Their vantage point is well worth reconsidering. The still
unanswered question of Beckett’s fundamental pessimism or fundamental
optimism leads to a final juxtaposition of the two friends. In another
of Pinget’s enlightening sequels to Monsieur Songe, The Harness (1984), the novelist reports on Monsieur Songe’s literary
introspections: “Joyously take up once again the hideous harness writes
Monsieur Songe. And then he crosses out hideous. And then he crosses
out harness. Remains joyously take up.” This is not the only passage or
book in which Pinget associates “joy” with both living and writing.
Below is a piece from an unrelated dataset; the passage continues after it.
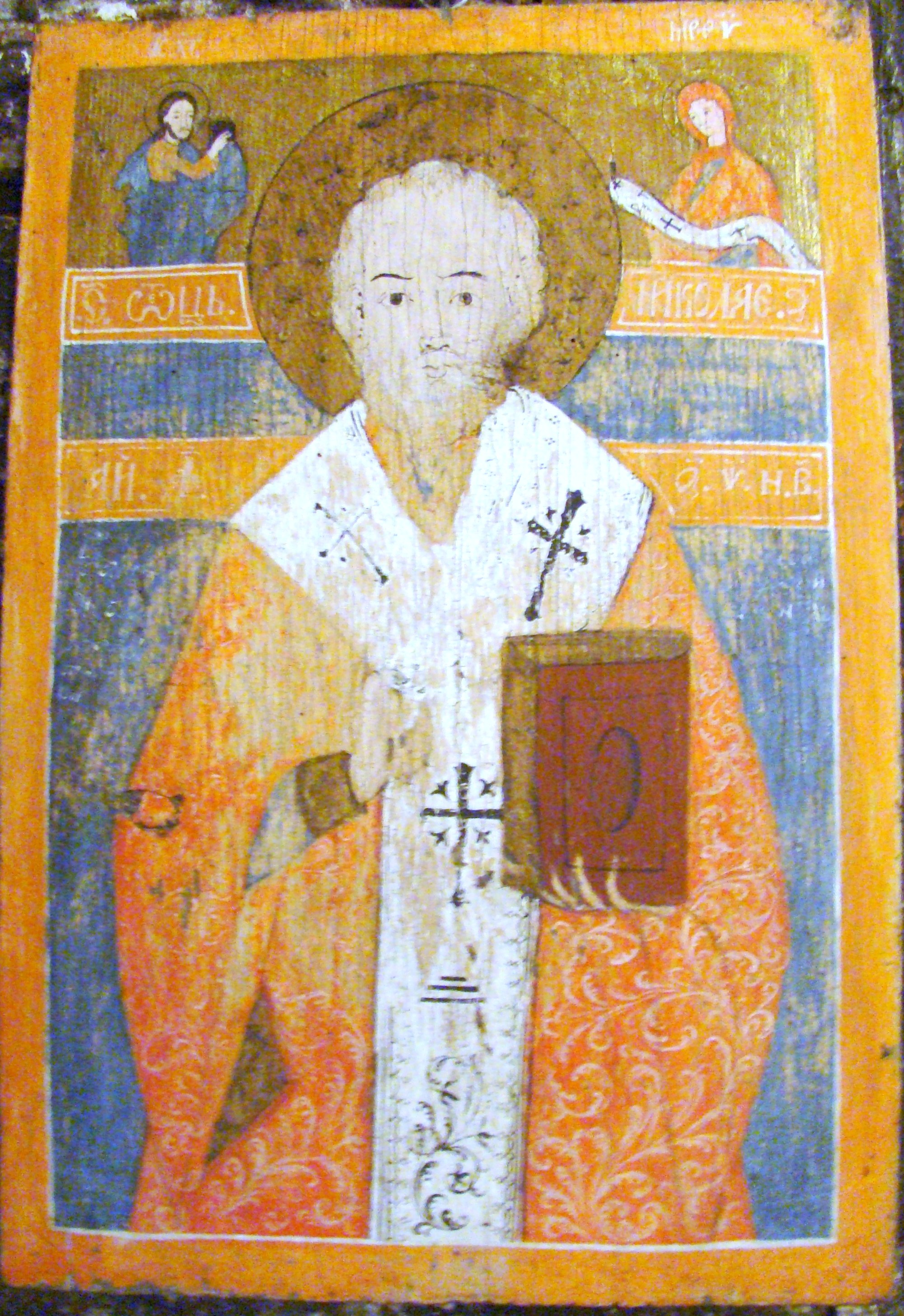 Biserica de lemn "Sfinții Arhangheli Mihail şi Gavriil" din Pădureni, județul Cluj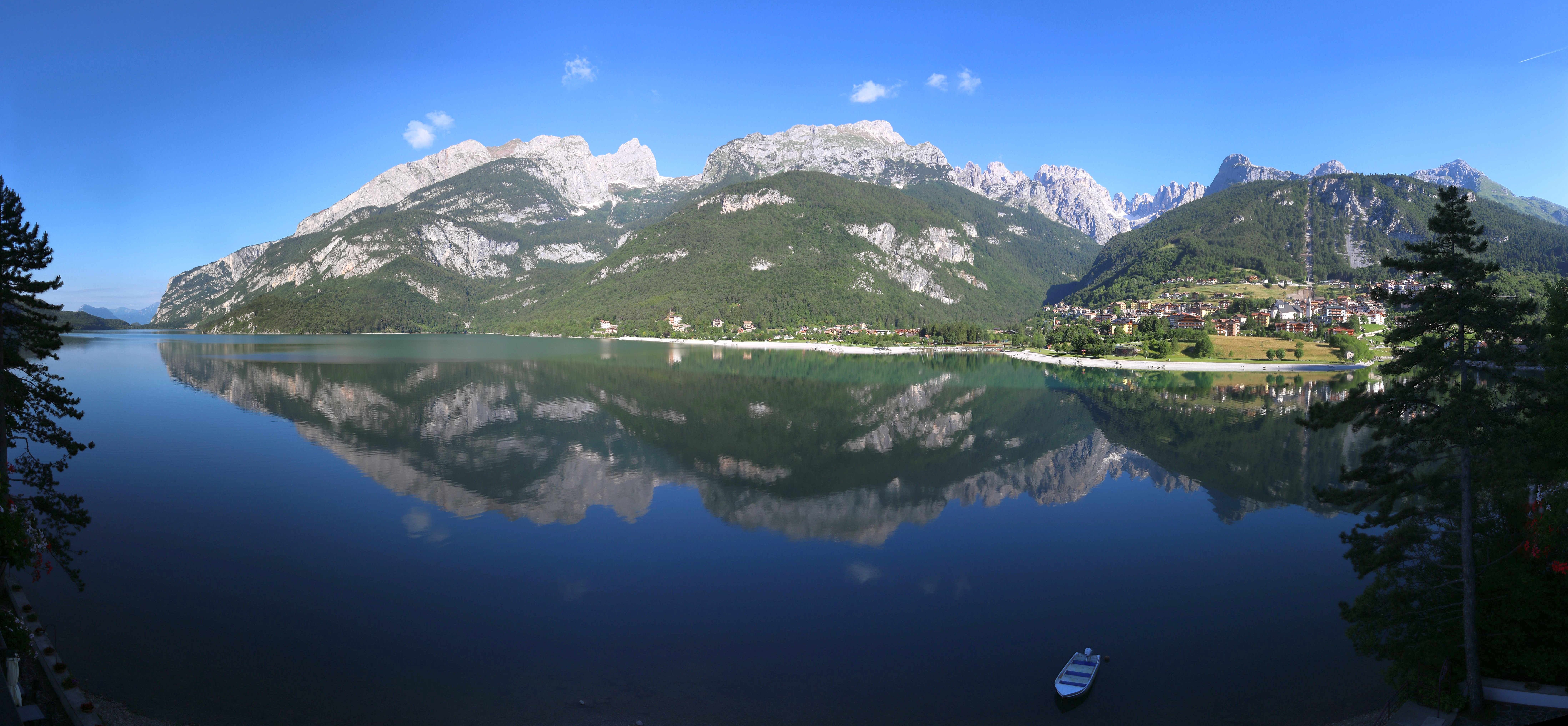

The
word opens up another possibility of reading him. In Théo or the New Era,
which Pinget considered a potential gateway to all his writing, he
notably observes: “May this pen be a chisel and engrave the word yes,
the word joy, the word elsewhere.” In the same book, the narrator
repeatedly enjoins himself to “fonder le temps neuf,” that is to found
or set up a “new era” in the sense of a pure, virginal period of
personal and perhaps collective history; in other words, to create or
imagine a new future. He adds: “As a final task, fill this emptiness (combler ce vide). Found the new era. May misfortune (Malheur)
not get a grasp.” Ultimately optimistic? Pessimistic but nonetheless
hopeful? Pessimistic because only the imagination can perform this
final task and situate it “elsewhere”? In any event, it is a moving
affirmation.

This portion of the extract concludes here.